Keywords: Elliptic divisibility sequences, Recurrence sequences, Elliptic curves.
Authors address:
[a]: Università di Pisa, Dipartimento di Matematica, Largo Bruno Pontecorvo 5, Pisa, Italy.
Abstract: In literature, there are two different definitions of elliptic divisibility sequences. The first one says that a sequence of integers \(\{h_n\}_{n\in \mathbb{N}}\) is an elliptic divisibility sequence if it satisfies the recurrence relation \(\,h_{m+n}h_{n-m}h_{r}^2=h_{n+r}h_{n-r}h_{m}^2-h_{m+r}h_{m-r}h_{n}^2\,\) for all natural numbers \(n\geq m\geq r\). The second definition says that a sequence of integers \(\{\beta_n\}_{n\in \mathbb{N}}\) is an elliptic divisibility sequence if it is the sequence of the square roots (chosen with an appropriate sign) of the denominators of the abscissas of the iterates of a point on a rational elliptic curve. It is well-known that the two sequences are not equivalent.
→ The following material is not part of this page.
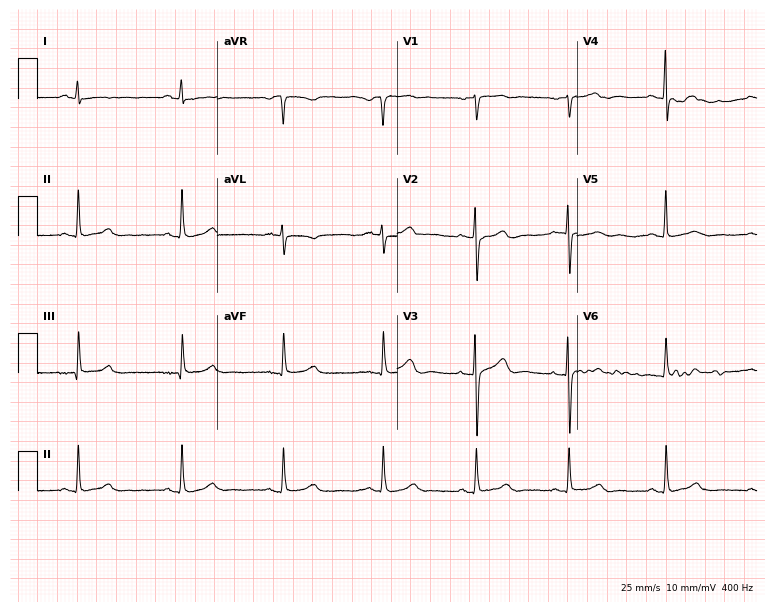
12-lead ECG from a female patient, 62 years old (7.3-second recording at 400 Hz). No first-degree AV block, right bundle branch block, left bundle branch block, sinus bradycardia, atrial fibrillation or sinus tachycardia recorded for this tracing.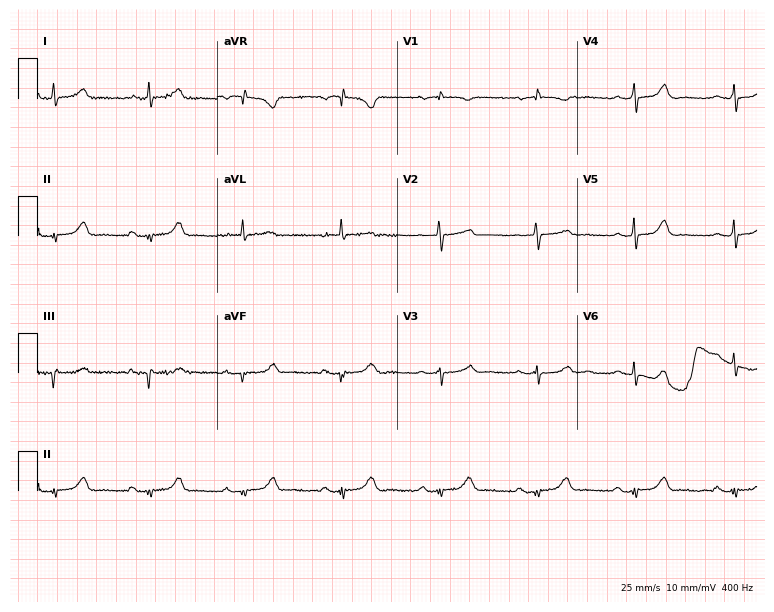
Resting 12-lead electrocardiogram. Patient: a female, 82 years old. None of these six findings is recorded: first-degree AV block, right bundle branch block, left bundle branch block, sinus bradycardia, atrial fibrillation, sinus tachycardia. Only these six findings were labelled.

Hence, given a sequence of the denominators \(\{\beta_n\}_{n\in \mathbb{N}}\), in general the relation \(\,\beta_{m+n}\beta_{n-m}\beta_{r}^2=\beta_{n+r}\beta_{n-r}\beta_{m}^2-\beta_{m+r}\beta_{m-r}\beta_{n}^2\,\) does not hold for all \(n\geq m\geq r\). We will prove that the recurrence relation above holds for \(\,\{\beta_n\}_{n\in \mathbb{N}}\) under some conditions on the indexes \(m\), \(n\), and \(r\).